Class DictionaryLemmatizer

  • All Implemented Interfaces:
    Lemmatizer

    public class DictionaryLemmatizer
    extends Object
    implements Lemmatizer
    Lemmatize by simple dictionary lookup into a hashmap built from a file containing, for each line, word\tabpostag\tablemma.
    Version:
    2014-07-08
    • Constructor Detail

      • DictionaryLemmatizer

        public DictionaryLemmatizer​(InputStream dictionary,
                                    Charset charset)
                             throws IOException
        Construct a hashmap from the input tab separated dictionary. The input file should have, for each line, word\tabpostag\tablemma.

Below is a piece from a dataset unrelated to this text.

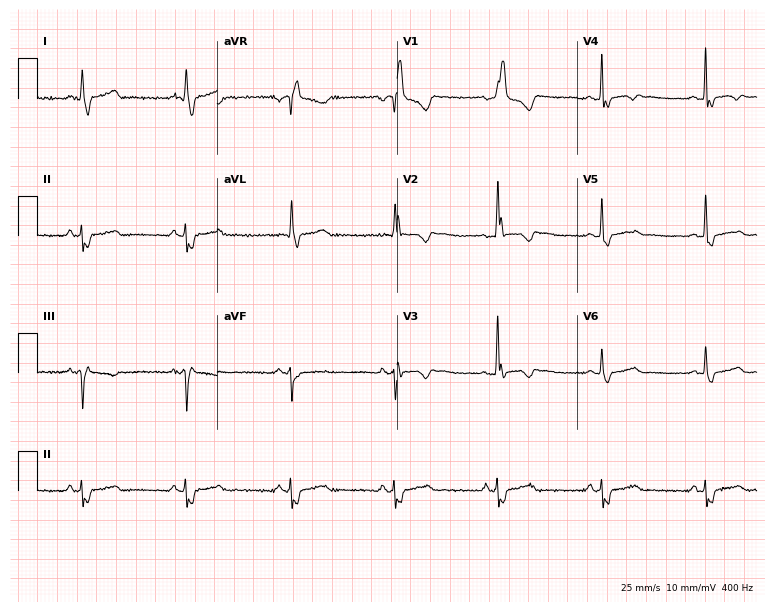
12-lead ECG from a 59-year-old man. Shows right bundle branch block.

Alternatively, if multiple lemmas are possible for each word,postag pair, then the format should be word\tab\postag\tablemma01#lemma02#lemma03
        Parameters:
        dictionary - the input dictionary via inputstream
        charset - the encoding of the inputstream
        Throws:
        IOException
    • Method Detail

      • getDictMap

        public Map<List<String>,​List<String>> getDictMap()
        Get the Map containing the dictionary.
        Returns:
        dictMap the Map
      • lemmatize

        public String[] lemmatize​(String[] tokens,
                                  String[] postags)
        Description copied from interface: Lemmatizer
        Generates lemmas for the word and postag returning the result in an array.
        Specified by:
        lemmatize in interface Lemmatizer
        Parameters:
        tokens - an array of the tokens
        postags - an array of the pos tags
        Returns:
        an array of possible lemmas for each token in the sequence.
      • lemmatize

        public List<List<String>> lemmatize​(List<String> tokens,
                                            List<String> posTags)
        Description copied from interface: Lemmatizer
        Generates a lemma tags for the word and postag returning the result in a list of every possible lemma for each token and postag.
        Specified by:
        lemmatize in interface Lemmatizer
        Parameters:
        tokens - an array of the tokens
        posTags - an array of the pos tags
        Returns:
        a list of every possible lemma for each token in the sequence.